How to Ration Healthcare

I don’t actually think we need to ration health care (the first world is treating the edge cases that affect people in their 70th year, while people in the third world are dying of vitamin deficiencies; healthcare is poorly distributed, but there’s probably enough to go around). But it is conceivable that there would be situations where there is actually less ability to treat illness and injury than there are illness and injuries to be treated – say, a Mars colony, where supplies are limited and injuries common and relatively new (not many low-gravity related impairments cropping up on Earth).

In such a situation, it would be necessary to prioritize not only diseases, but patients: in a case where doctors are the bottleneck, it would be very important to treat any ill doctor first, and to expend the most resources to ensure a quick recovery. But that is an easy case. What should the policy over the longer term?

Each human life should be considered valuable. A more able life should be more valuable, but with diminishing returns; most of the value of a life should be recouped by increasing wellness from 0% to 10%, while significantly less value comes from increasing wellness from 90% to 100%.

A similar principle should apply between individuals: the most valuable individual is not significantly more valuable than average (especially where a group is small, extreme outliers in terms of social value are unlikely). As such, saving the life of an average person (0-10%) is likely to be much more valuable than solving minor issues (90-100%) for the most valuable individuals.

But there are harder cases. While there are diminishing returns, the shape of the curve is not easy to specify. It might even be that the curve is non-linear; large stems in value seems to occur between alive and dead, comatose and conscious, delirious and coherent, immobile and mobile, etc.
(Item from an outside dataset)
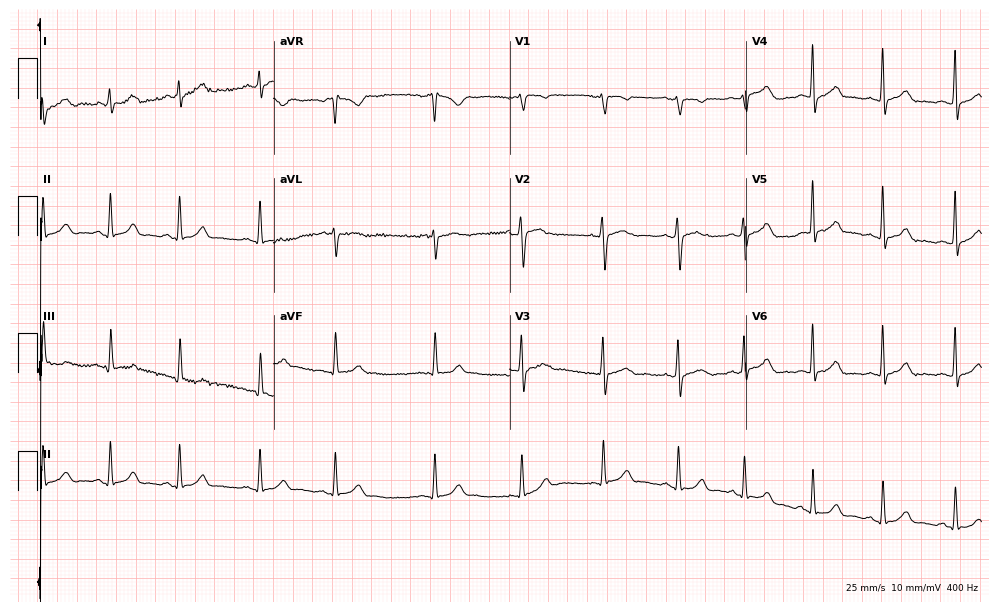
12-lead ECG from a female patient, 22 years old. No first-degree AV block, right bundle branch block (RBBB), left bundle branch block (LBBB), sinus bradycardia, atrial fibrillation (AF) or sinus tachycardia recorded for this tracing.

But if value is quantifiable, the value of all such improvements should also be quantifiable. And in such a situation, the values should be used to ration healthcare to maximize social value. Sometimes, valuable people should get preferential treatment, because by definition their improvements are more beneficial to all of society. But that does not justify unlimited preference. In nearly all cases, the severely ill should be treated first, to prevent as many deaths as possible, before treating mere inconveniences such as pain, fatigue, or arthritis.

I’m afraid to ask what your non-linear curve actually means.

Your talking about Triage. I don’t see how the medical approach to this, including rationing organs in short supply, doesn’t already answer this. As far as personnel, military triage. Medics treat themselves first, move on. Troops know well in advance, based on the likelihood of survival, who to place in what groups.

Think of a helicopter landing area out in a field… injured troops brought in every minute, piling up. We put the ones needing immediate help, that can be saved, in the 6 o’clock position, 6 being the closest to the helicopter landing. The ones certain to die, or already dead, 12 o Clock.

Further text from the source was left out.